» GOAL OF THE EXERCISE: The span to repeat in the listing below runs from the line containing "14.71 | 0 | 6.65 |" to the line containing "14.66 | 0 | 2.92 |", inclusive. Repeat it exactly, and only it.

» RECORDS FOR THE EXERCISE:

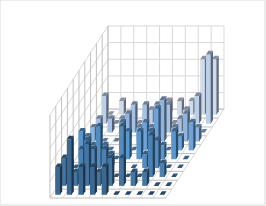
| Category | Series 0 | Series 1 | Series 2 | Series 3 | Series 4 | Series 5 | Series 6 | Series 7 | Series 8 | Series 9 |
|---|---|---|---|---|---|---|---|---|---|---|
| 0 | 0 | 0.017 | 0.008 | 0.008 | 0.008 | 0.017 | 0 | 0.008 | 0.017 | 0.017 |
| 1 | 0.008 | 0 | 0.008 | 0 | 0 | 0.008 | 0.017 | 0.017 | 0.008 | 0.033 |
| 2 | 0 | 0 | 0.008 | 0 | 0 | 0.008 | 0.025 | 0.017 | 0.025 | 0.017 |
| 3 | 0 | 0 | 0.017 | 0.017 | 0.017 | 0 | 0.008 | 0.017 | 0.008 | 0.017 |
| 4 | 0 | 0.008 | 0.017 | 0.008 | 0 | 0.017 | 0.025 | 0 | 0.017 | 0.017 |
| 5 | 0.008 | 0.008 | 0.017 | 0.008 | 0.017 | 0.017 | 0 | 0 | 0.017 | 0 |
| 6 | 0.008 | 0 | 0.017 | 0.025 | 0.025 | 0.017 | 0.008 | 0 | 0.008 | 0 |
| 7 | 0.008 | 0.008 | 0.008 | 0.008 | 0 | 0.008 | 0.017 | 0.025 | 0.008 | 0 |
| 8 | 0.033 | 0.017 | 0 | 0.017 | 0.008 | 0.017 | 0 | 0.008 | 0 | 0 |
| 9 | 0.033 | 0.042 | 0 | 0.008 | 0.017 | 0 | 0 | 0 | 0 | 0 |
...
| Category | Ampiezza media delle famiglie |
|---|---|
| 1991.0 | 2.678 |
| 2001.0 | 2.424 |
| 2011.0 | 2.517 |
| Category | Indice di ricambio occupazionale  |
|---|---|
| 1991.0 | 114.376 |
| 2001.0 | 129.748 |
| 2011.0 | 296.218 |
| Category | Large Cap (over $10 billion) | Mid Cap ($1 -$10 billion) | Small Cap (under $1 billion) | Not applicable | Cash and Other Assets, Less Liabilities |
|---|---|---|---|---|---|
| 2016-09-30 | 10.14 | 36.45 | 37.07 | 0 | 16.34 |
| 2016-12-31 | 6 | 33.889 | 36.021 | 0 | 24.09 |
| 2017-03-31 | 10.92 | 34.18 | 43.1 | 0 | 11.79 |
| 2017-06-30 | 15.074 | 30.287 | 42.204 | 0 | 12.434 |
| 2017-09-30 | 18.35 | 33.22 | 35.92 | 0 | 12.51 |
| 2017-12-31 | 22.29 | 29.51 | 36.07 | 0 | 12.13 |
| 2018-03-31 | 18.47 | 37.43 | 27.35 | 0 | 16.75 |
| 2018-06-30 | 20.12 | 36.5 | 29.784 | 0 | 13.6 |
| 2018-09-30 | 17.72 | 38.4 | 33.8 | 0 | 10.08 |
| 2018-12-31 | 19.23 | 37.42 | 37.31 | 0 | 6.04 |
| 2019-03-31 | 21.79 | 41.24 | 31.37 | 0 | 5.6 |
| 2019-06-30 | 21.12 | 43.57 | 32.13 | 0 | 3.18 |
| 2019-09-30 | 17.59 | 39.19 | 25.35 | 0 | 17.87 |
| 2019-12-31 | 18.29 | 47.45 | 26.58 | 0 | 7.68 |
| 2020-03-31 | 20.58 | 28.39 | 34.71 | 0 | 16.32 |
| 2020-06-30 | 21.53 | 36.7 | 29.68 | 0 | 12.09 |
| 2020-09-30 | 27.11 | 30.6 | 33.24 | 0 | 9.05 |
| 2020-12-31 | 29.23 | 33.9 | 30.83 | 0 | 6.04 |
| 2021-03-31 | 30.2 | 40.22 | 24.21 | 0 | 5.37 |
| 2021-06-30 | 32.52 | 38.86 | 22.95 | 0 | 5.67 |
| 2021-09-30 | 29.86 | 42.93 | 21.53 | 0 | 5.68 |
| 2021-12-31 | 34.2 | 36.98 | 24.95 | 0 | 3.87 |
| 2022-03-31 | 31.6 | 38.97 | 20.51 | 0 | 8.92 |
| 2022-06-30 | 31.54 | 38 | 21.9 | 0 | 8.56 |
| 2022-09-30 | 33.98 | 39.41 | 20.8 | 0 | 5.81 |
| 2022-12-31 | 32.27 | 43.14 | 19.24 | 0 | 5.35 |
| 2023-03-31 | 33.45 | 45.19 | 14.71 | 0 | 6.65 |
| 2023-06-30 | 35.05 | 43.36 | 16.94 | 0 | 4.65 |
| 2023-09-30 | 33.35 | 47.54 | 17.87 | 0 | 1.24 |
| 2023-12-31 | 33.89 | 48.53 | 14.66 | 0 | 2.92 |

» ANSWER TO THIS TASK:
| 2023-03-31 | 33.45 | 45.19 | 14.71 | 0 | 6.65 |
| 2023-06-30 | 35.05 | 43.36 | 16.94 | 0 | 4.65 |
| 2023-09-30 | 33.35 | 47.54 | 17.87 | 0 | 1.24 |
| 2023-12-31 | 33.89 | 48.53 | 14.66 | 0 | 2.92 |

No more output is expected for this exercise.